Whereas discs by Cantor Benzion Miller, in the Naxos Milken Archive series, attempt to re-capture the cantorial styles prevalent in pre-war Europe and America, this disc by Cantor Simon Spiro is firmly rooted in the present. An accomplished composer and arranger, Spiro has produced new arrangements for many of the pieces on the disc.
Spiro performs both cantorial and popular music - he has even played the lead role in Phantom of the Opera in the Far East; his voice is easier on the ear than cantors on other discs in this series but he yields nothing in virtuosity. The repertoire is taken from concert items, so they are intended to entertain as well as instruct but always providing showpiece interest for the cantor’s skill.

The first piece, Ba’avur David is one of the most familiar in the American cantorial repertoire, though ironically its exact origins are unknown. It was popularised via a recording by David Roitman so it is assumed that Roitman had a hand in producing the work. Spiro has produced a new arrangement especially for this disc.
Moishe Oysher was both a hazzan (cantor) and a stage performer in the Yiddish theatre. In the 1950s he produced an LP for entertainment and educational purposes. Ha Lahma Anya comes from this disc, it is a setting of text taken from the Passover Haggada, texts that are recited at the seder. Oysher’s original version used instruments but Simon Spiro’s rather effective arrangement uses only choral accompaniment.

Rabbi Israel Goldfarb’s tune for Shalom Aleikhem became so popular in the early 20th century that it took on the garb of a folk-tune and has eclipsed all other settings of this text. The text is one of the Sabbath "table hymns" sung before, during and after the festive Sabbath meal. Again, it is performed in an arrangement by Simon Spiro.

The song Ya Ribbon Olam is sung in an arrangement of three different traditional melodies. Haven yakkir li efra’im is a concert piece which has its origins in a liturgical text, but from the early 20th century American cantors realised the text’s dramatic possibilities for concert use. Samuel Malavsky was a prominent cantor but his setting, which Spiro sings in his own arrangement, was written for concert use.

The substantial Sheva B’rakhot is an arrangement by Spiro based on two different compositions. One by Sholom Kalib for cantor and organ was used by Spiro for the first five stanzas, two are based on a composition by Meyer Machtenberg. But Spiro has elaborated the harmonies of both pieces and added some of his own material. The result is undeniably attractive and convincing.

Joshua Lind’s Khanike Lid is a choral setting of a traditional Yiddish poem; the version sung here preserves the simple directness of Lind’s original without trying to elaborate the harmonies.
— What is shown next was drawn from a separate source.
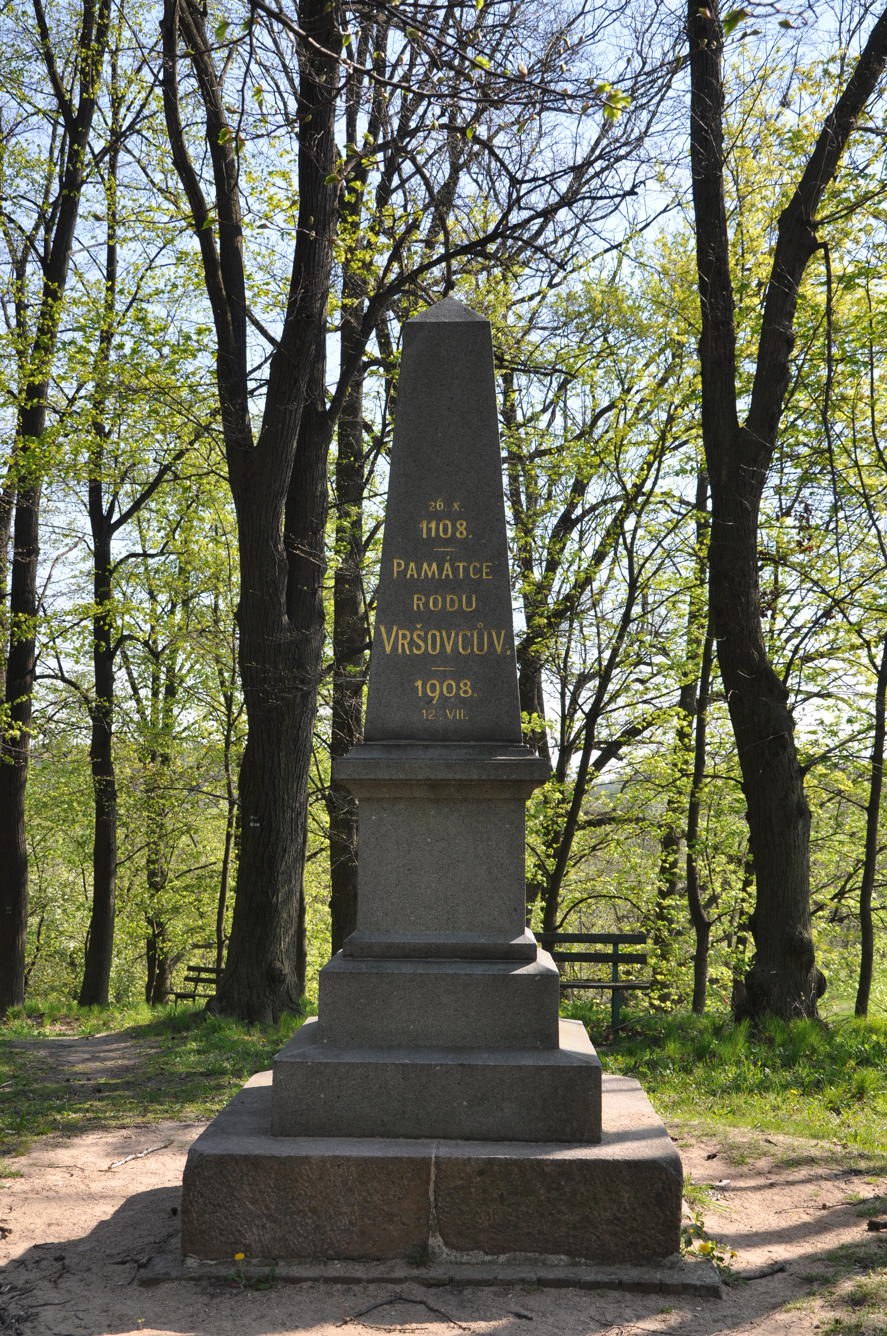 Vraclav, pomník k 800. výročí vyvraždění rodu Vršovců.

Zavel Zilberts’s Rahamana d’anei is on an altogether more elaborate plane. Zilberts was an acclaimed choral conductor and composer and was the only major American composer of liturgical music who had been a music director in an Eastern European chor shul (Choral Synagogue).

Spiro finishes the disc in a lighter vein with an arrangement by Maurice Goldman of a traditional eastern European Jewish folk tale.

This is an attractive and well chosen programme. Spiro’s voice is pleasant on the ear and it is easy to appreciate his virtuosity. The popular element in the items included means that the disc is not as heavy going as some of the more serious volumes in this series. The choral arrangements are all very well done; though, as usual in this sort of repertoire, I find the discrepancy between the traditional outlines of the solo vocal line and the very 20th century Romantic accompaniments rather noticeable. All the choirs on the disc are excellent and provide Spiro with good support. The disc comes with the usual superb line notes; I can highly recommend this to anyone who would like to explore what might, for them, be an unknown area of repertoire.